Intel® VTune™ Profiler

User Guide

ID 766319
Date 10/31/2024
Public
Document Table of Contents

Anomaly Detection View

Interpret results after performing Anomaly Detection analysis on your application. Identify performance anomalies by examining code regions of interest.

Use the Anomaly Detection view to interpret the results of an Anomaly Detection analysis. A typical workflow involves an examination in these areas:

View Data

Once you complete running Anomaly Detection on your application, the collected data displays in the Summary window.

Start with the Code Region of Interest Duration Histogram. This shows the number of instances of a performance-critical task for a specific duration or latency (in ms).

Examine the histogram to see:

  • Code regions of interest

  • Information about regions where simulations executed faster or slower than normal

This diagram identifies unexpected performance outliers in the Slow region.

Code Region of Interest Duration Histogram
NOTE:
If necessary, use the sliders on the X-axis to adjust the thresholds for Fast, Good, and Slow latencies.

Load Details for Slow Region

In the Bottom-up window, load details for the slow code regions of interest:

  1. Switch to the Bottom-up window.

  2. Group results by Code Region of Interest / Duration Type.

  3. To further examine the outliers in the Slow region, right click on the Slow field and select Load Intel Processor Data by Selection.

This loads details about the code regions of interest in the Intel Processor Trace Details window.

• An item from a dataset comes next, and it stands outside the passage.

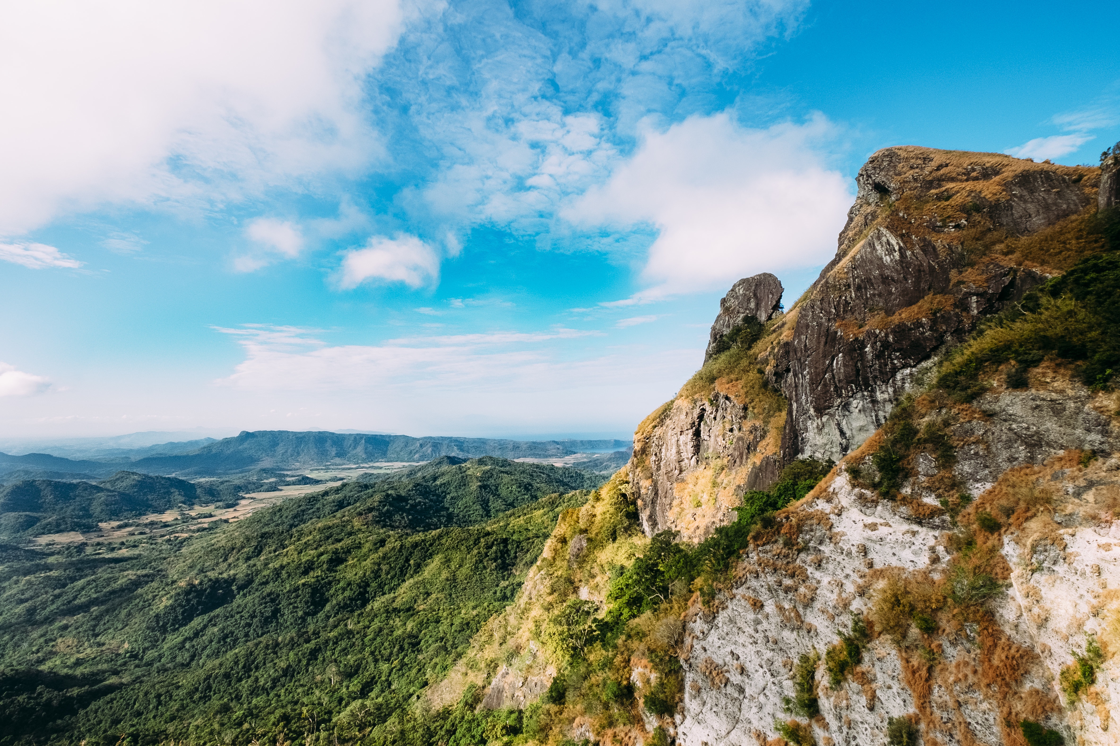 Monte Pico de Loro, Filipinas
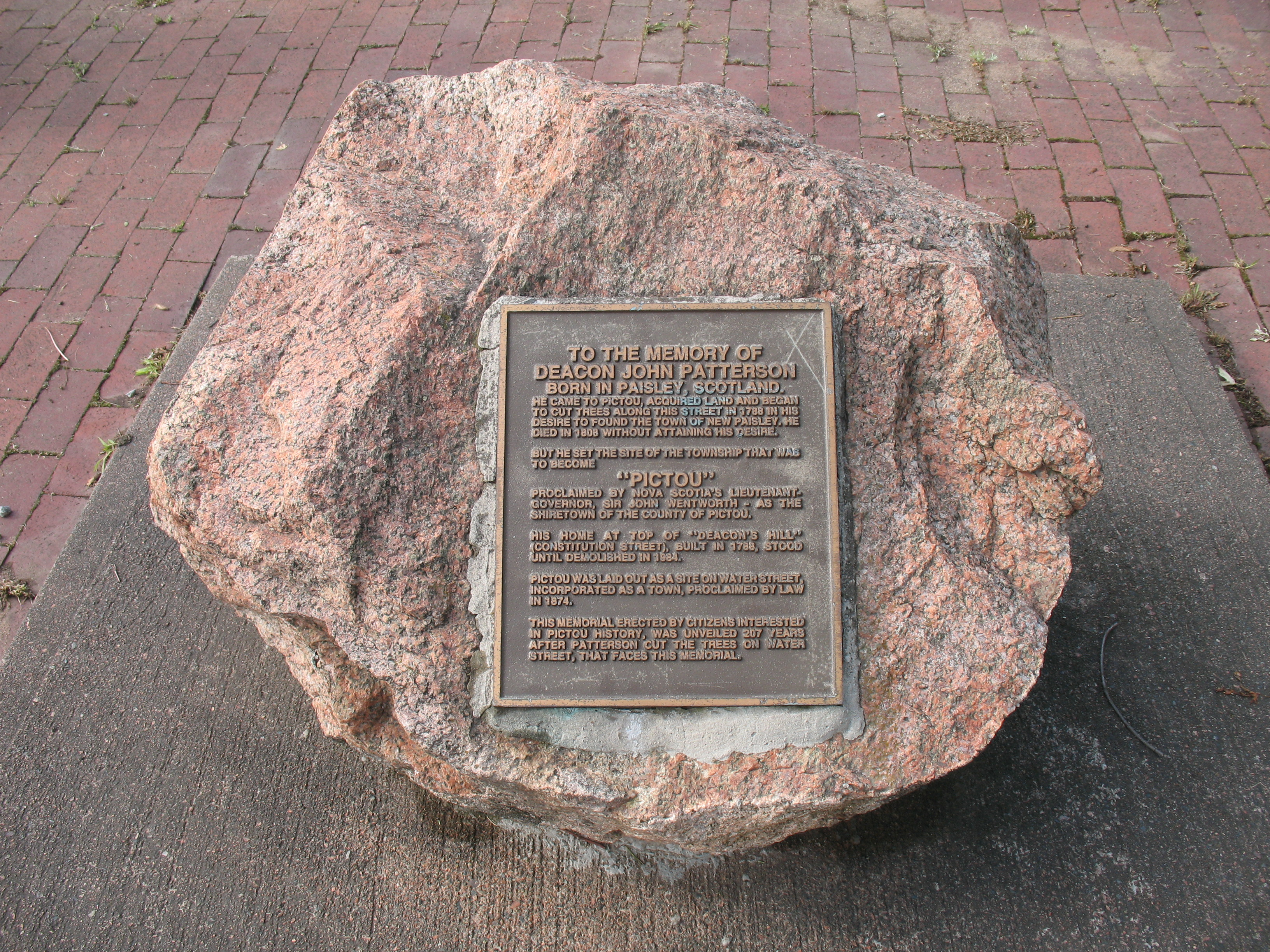 Gedenktafel zur Erinnerung an John Patterson in Pictou, Neuschottland

Load Processor Data for latency

Compare Processor Trace Details

Once you load trace data in the Intel Processor Trace Details window, you can compare trace details of individual instances of marked code regions by placing them side by side. The top of a stack represents the kernel entry point.

Metric

Interpretation

Instructions Retired, Call Count, Total Iteration Count

Control flow metrics. Instructions Retired refers to the number of entries into a kernel.

CPU Time (Kernel and User)

Active time on the CPU.

Wait Time, Inactive Time

Duration for which a thread was idle because of synchronization or preemption.

Elapsed Time

Latency (Wall-clock time of the code region execution).

Use this window as a hub to detect the following types of performance anomalies.

  • Context Switch Anomaly

  • Kernel-Induced Anomaly

  • Frequency Drops

  • Control Flow Deviation Anomaly

Context Switch Anomaly

  1. In the Intel Processor Trace Details window, check the Inactive Time and Wait Time metrics. The Wait Time indicates the duration for which a thread was idle due to synchronization issues.

    1. If the metrics are zero, the application had no context switches. Proceed to check for a different type of anomaly.

    2. If the metrics are non-zero, continue with this procedure to check for context switches.

  2. Sort the data by Wait Time.

  3. For the instances that had significant Wait Time, compare the Wait Time with Elapsed Time. If the thread was idle for a considerable portion of elapsed time, this was due to a context switch synchronization issue. In this example, thread 25883 was idle for 1.269 out of 1.318 milliseconds, which is about 96% of the time.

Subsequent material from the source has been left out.